Apart from the images, every record below must be given again without alteration.

Segment Open

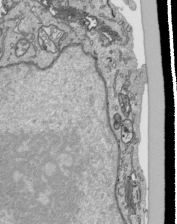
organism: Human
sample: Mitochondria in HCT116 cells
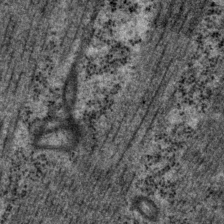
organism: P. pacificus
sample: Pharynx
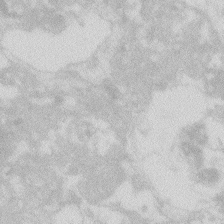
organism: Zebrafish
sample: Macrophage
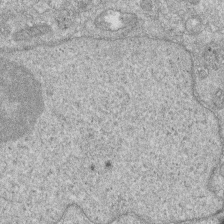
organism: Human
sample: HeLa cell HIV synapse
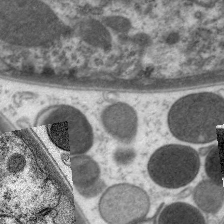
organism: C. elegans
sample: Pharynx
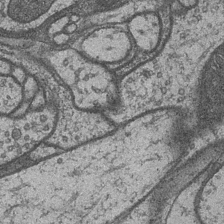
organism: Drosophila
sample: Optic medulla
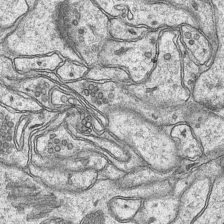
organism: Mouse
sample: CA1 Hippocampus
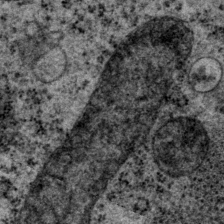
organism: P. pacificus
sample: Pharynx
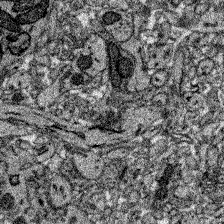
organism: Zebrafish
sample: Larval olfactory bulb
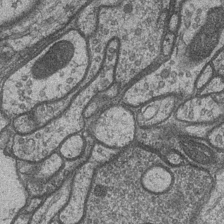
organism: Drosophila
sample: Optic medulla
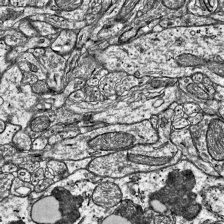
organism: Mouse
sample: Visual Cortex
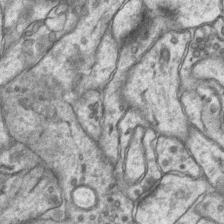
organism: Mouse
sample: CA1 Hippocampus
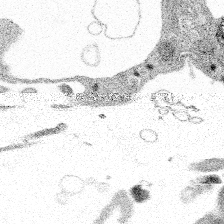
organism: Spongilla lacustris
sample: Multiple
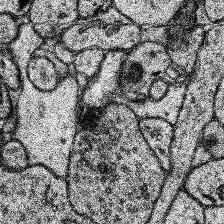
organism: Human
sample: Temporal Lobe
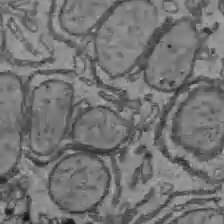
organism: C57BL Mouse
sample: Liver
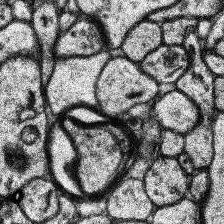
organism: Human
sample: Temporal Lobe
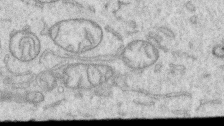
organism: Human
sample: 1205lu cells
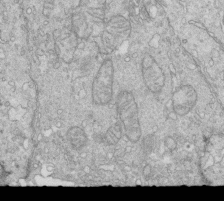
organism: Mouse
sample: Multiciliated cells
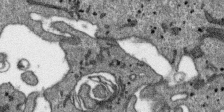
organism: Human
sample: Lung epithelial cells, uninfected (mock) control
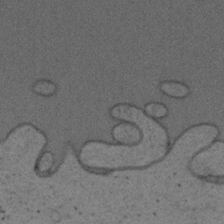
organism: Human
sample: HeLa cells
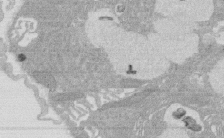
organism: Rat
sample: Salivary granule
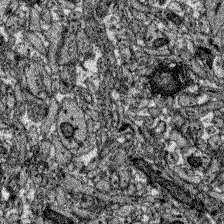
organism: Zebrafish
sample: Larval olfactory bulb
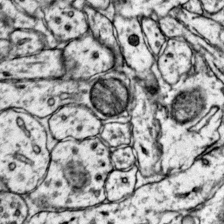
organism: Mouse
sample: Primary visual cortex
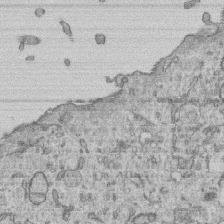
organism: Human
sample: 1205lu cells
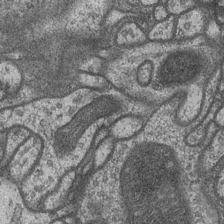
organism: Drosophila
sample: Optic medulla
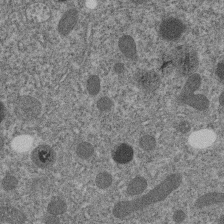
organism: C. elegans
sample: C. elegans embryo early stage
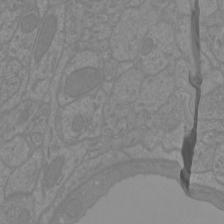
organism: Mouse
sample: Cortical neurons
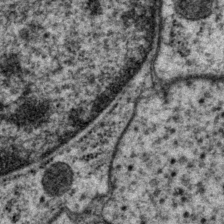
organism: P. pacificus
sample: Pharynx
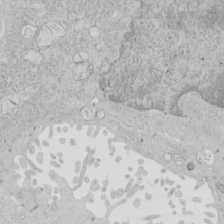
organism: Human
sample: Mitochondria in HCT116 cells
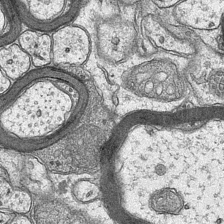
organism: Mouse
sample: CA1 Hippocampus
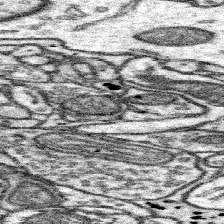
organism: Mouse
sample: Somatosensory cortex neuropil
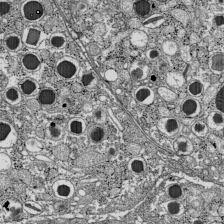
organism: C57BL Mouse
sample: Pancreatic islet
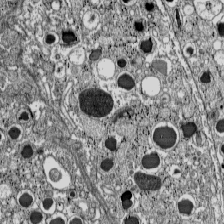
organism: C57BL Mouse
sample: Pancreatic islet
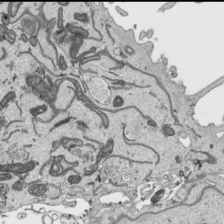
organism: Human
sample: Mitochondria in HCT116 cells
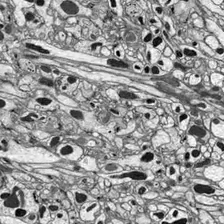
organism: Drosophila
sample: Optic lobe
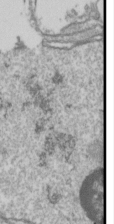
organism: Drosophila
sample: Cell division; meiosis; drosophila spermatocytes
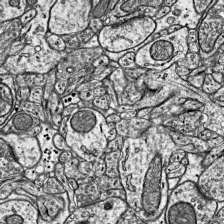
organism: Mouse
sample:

Segment Closed

### Exercise solution
organism: Human
sample: Mitochondria in HCT116 cells
organism: P. pacificus
sample: Pharynx
organism: Zebrafish
sample: Macrophage
organism: Human
sample: HeLa cell HIV synapse
organism: C. elegans
sample: Pharynx
organism: Drosophila
sample: Optic medulla
organism: Mouse
sample: CA1 Hippocampus
organism: P. pacificus
sample: Pharynx
organism: Zebrafish
sample: Larval olfactory bulb
organism: Drosophila
sample: Optic medulla
organism: Mouse
sample: Visual Cortex
organism: Mouse
sample: CA1 Hippocampus
organism: Spongilla lacustris
sample: Multiple
organism: Human
sample: Temporal Lobe
organism: C57BL Mouse
sample: Liver
organism: Human
sample: Temporal Lobe
organism: Human
sample: 1205lu cells
organism: Mouse
sample: Multiciliated cells
organism: Human
sample: Lung epithelial cells, uninfected (mock) control
organism: Human
sample: HeLa cells
organism: Rat
sample: Salivary granule
organism: Zebrafish
sample: Larval olfactory bulb
organism: Mouse
sample: Primary visual cortex
organism: Human
sample: 1205lu cells
organism: Drosophila
sample: Optic medulla
organism: C. elegans
sample: C. elegans embryo early stage
organism: Mouse
sample: Cortical neurons
organism: P. pacificus
sample: Pharynx
organism: Human
sample: Mitochondria in HCT116 cells
organism: Mouse
sample: CA1 Hippocampus
organism: Mouse
sample: Somatosensory cortex neuropil
organism: C57BL Mouse
sample: Pancreatic islet
organism: C57BL Mouse
sample: Pancreatic islet
organism: Human
sample: Mitochondria in HCT116 cells
organism: Drosophila
sample: Optic lobe
organism: Drosophila
sample: Cell division; meiosis; drosophila spermatocytes
organism: Mouse
sample:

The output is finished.